- What the task requires -
No pictures go in the copy; everything else in the records below must be output exactly.

- Data listing -
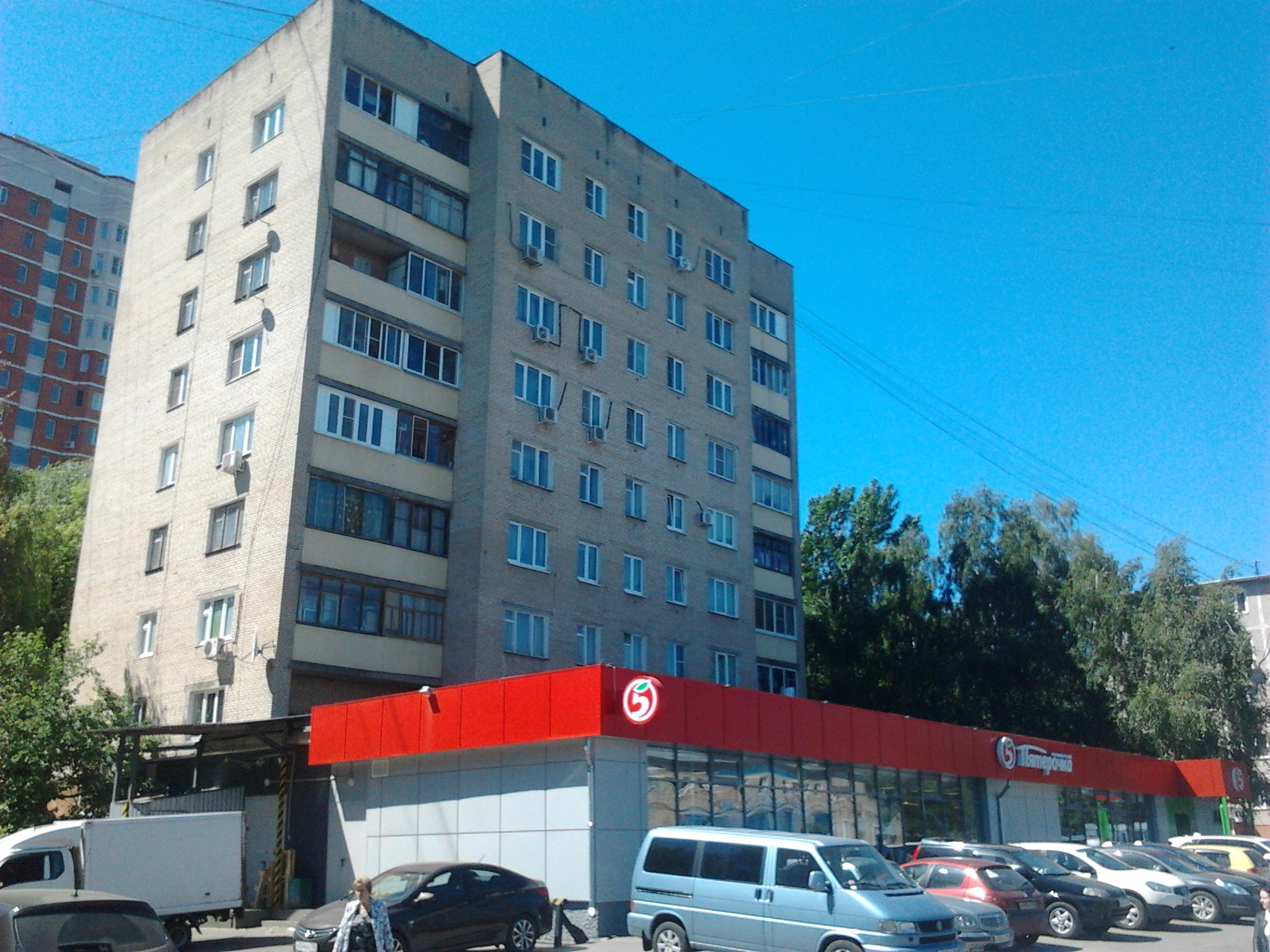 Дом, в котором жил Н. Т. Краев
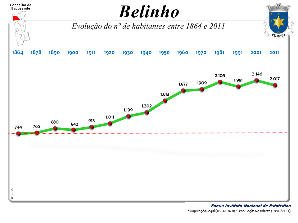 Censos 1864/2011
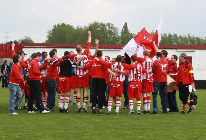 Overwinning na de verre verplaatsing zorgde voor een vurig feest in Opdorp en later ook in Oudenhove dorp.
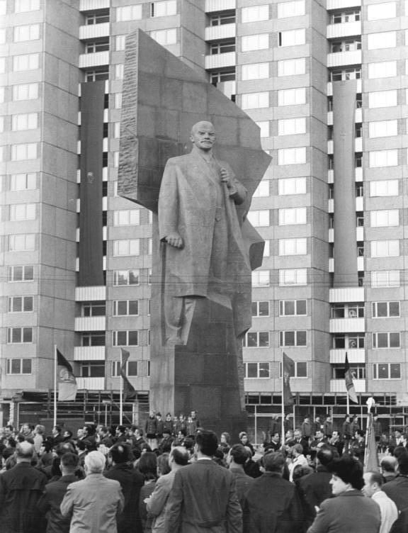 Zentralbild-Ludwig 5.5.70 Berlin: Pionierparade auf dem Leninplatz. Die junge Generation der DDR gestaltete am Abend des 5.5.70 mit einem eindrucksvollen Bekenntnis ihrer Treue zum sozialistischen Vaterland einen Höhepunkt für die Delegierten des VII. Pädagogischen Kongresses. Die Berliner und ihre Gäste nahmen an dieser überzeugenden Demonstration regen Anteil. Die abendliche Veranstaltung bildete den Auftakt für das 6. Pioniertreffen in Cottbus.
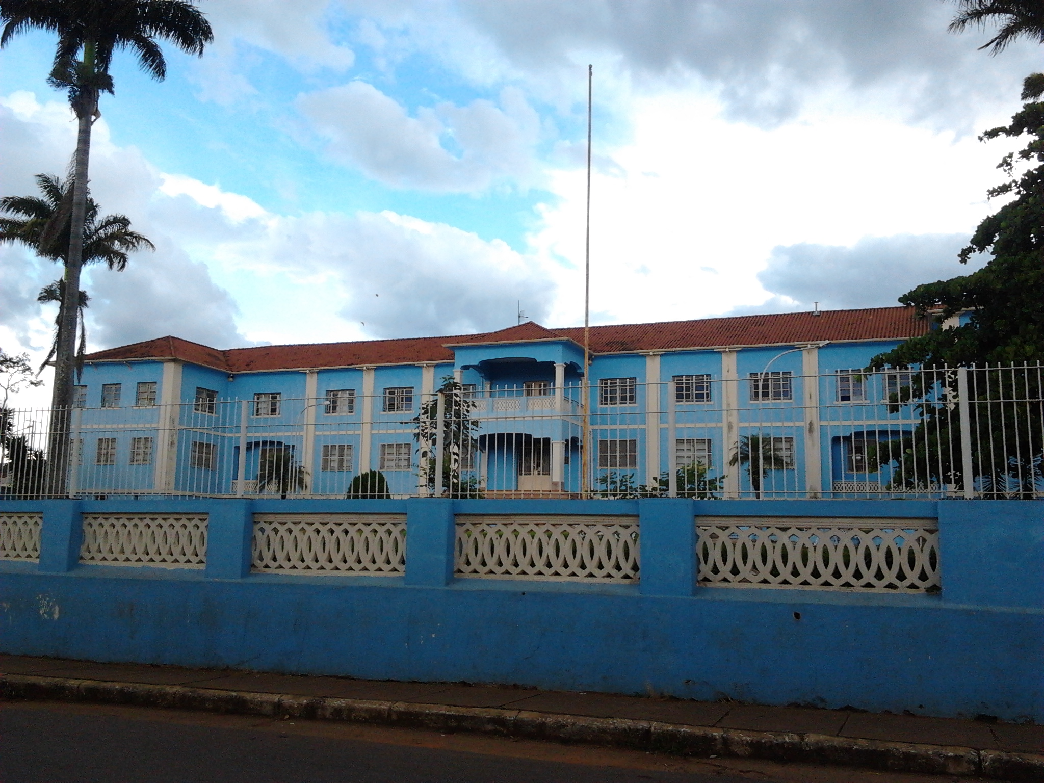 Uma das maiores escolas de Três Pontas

- Solution for this exercise -
 Дом, в котором жил Н. Т. Краев
 Censos 1864/2011
 Overwinning na de verre verplaatsing zorgde voor een vurig feest in Opdorp en later ook in Oudenhove dorp.
 Zentralbild-Ludwig 5.5.70 Berlin: Pionierparade auf dem Leninplatz. Die junge Generation der DDR gestaltete am Abend des 5.5.70 mit einem eindrucksvollen Bekenntnis ihrer Treue zum sozialistischen Vaterland einen Höhepunkt für die Delegierten des VII. Pädagogischen Kongresses. Die Berliner und ihre Gäste nahmen an dieser überzeugenden Demonstration regen Anteil. Die abendliche Veranstaltung bildete den Auftakt für das 6. Pioniertreffen in Cottbus.
 Uma das maiores escolas de Três Pontas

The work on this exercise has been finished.